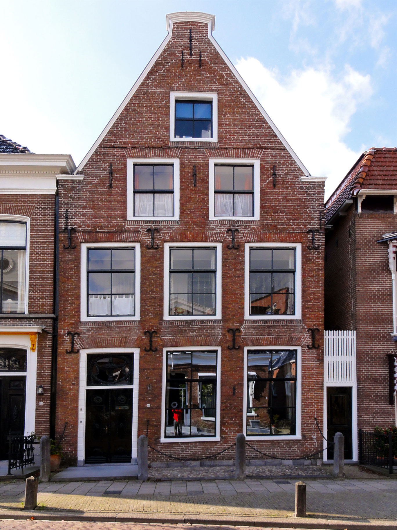 Legeweg 23 Dokkum, rijksmonument
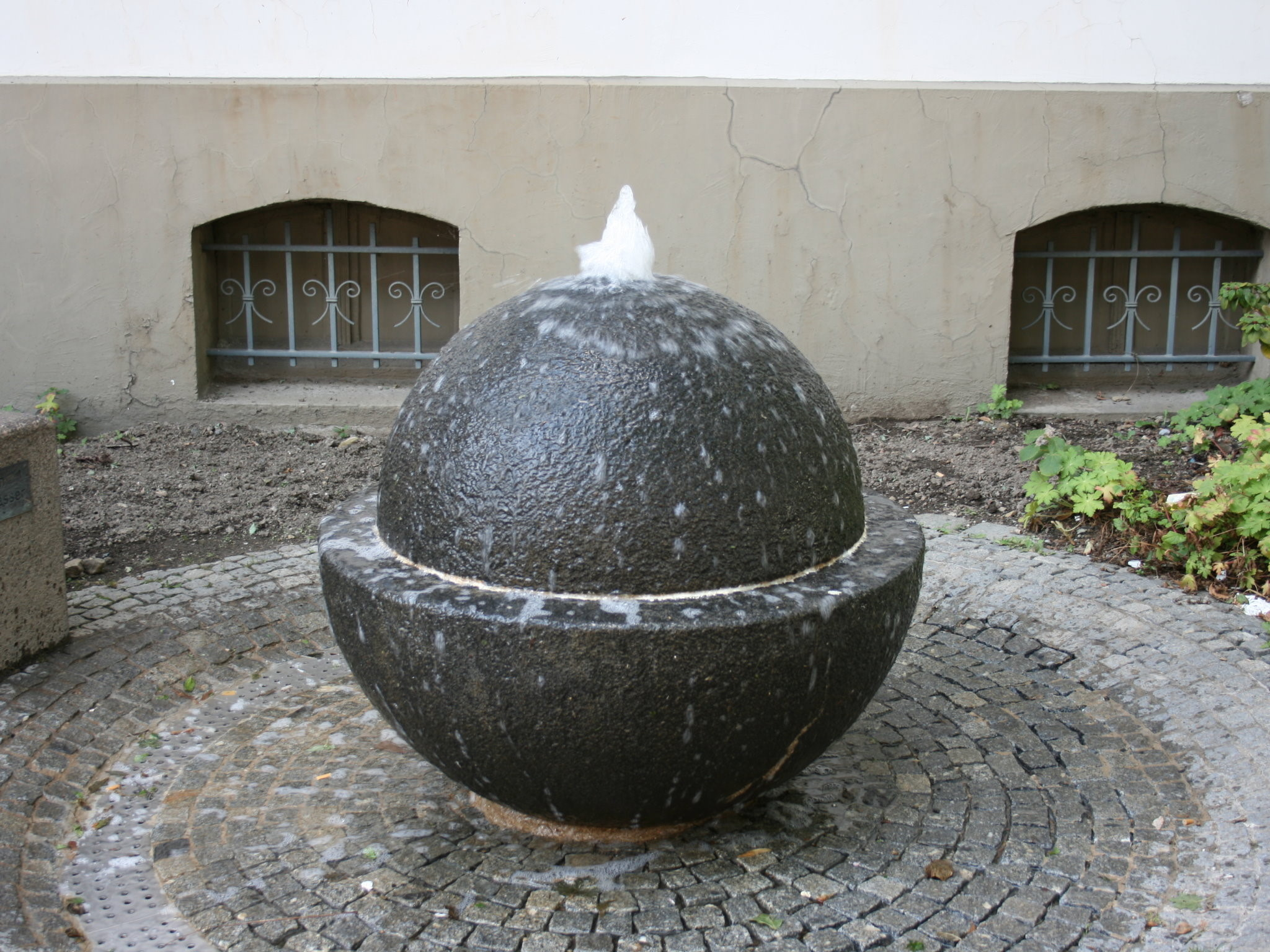 Amtshaus in Wuppertal-Langerfeld
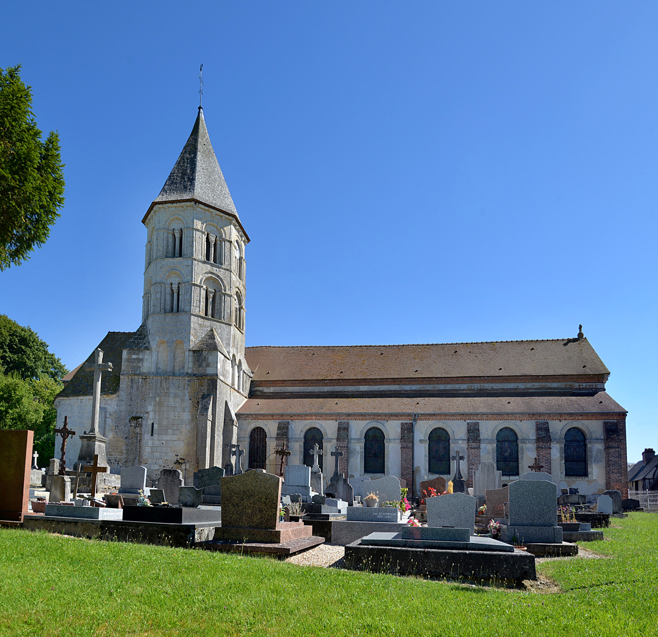 Tordouet (Valorbiquet - Calvados)
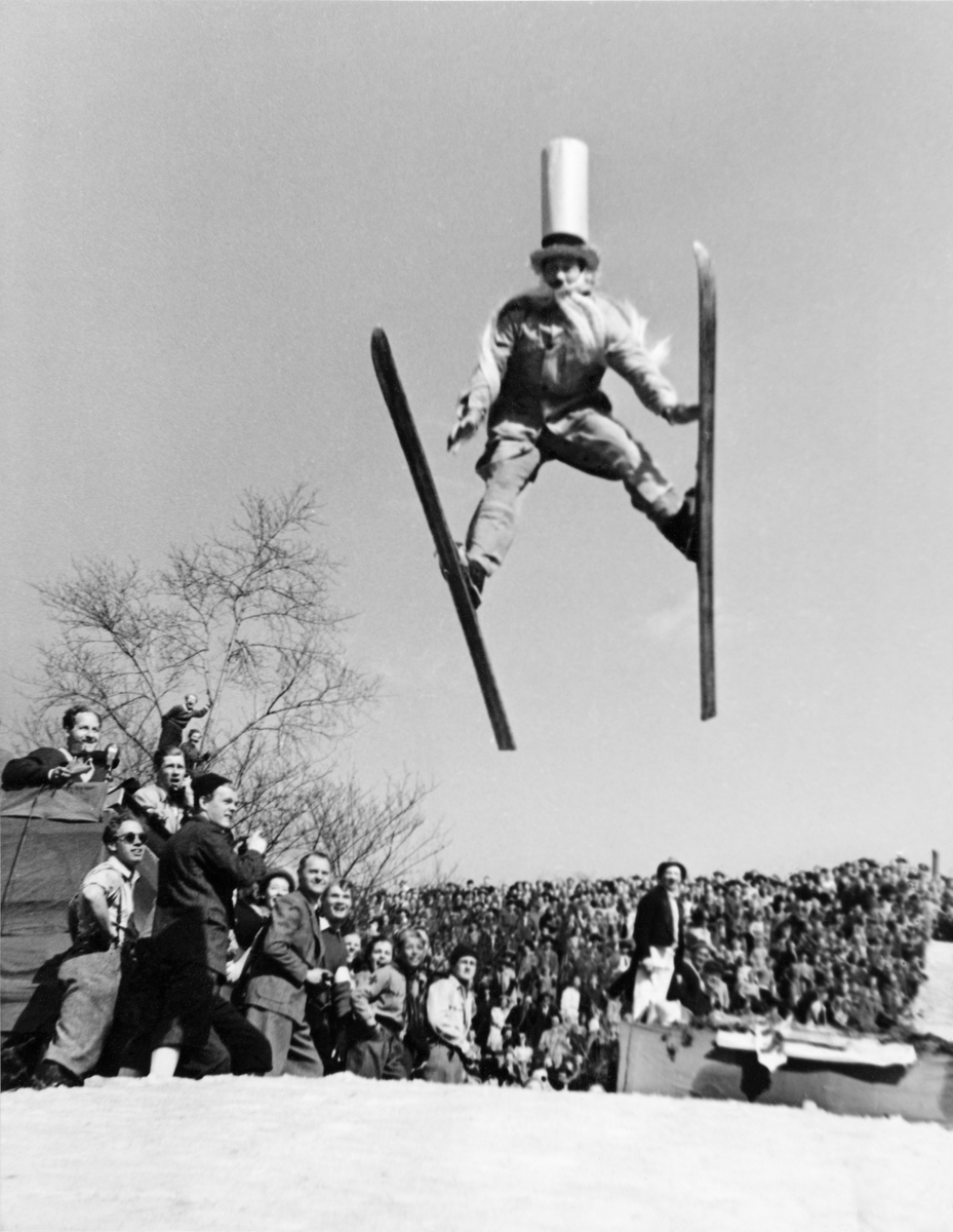 Ola Narr hoppbakke i Oslo
• • • • • • •
— Task instructions —
Copy each line of the material above exactly, but not the images.

— Reply to the exercise —
 Legeweg 23 Dokkum, rijksmonument
 Amtshaus in Wuppertal-Langerfeld
 Tordouet (Valorbiquet - Calvados)
 Ola Narr hoppbakke i Oslo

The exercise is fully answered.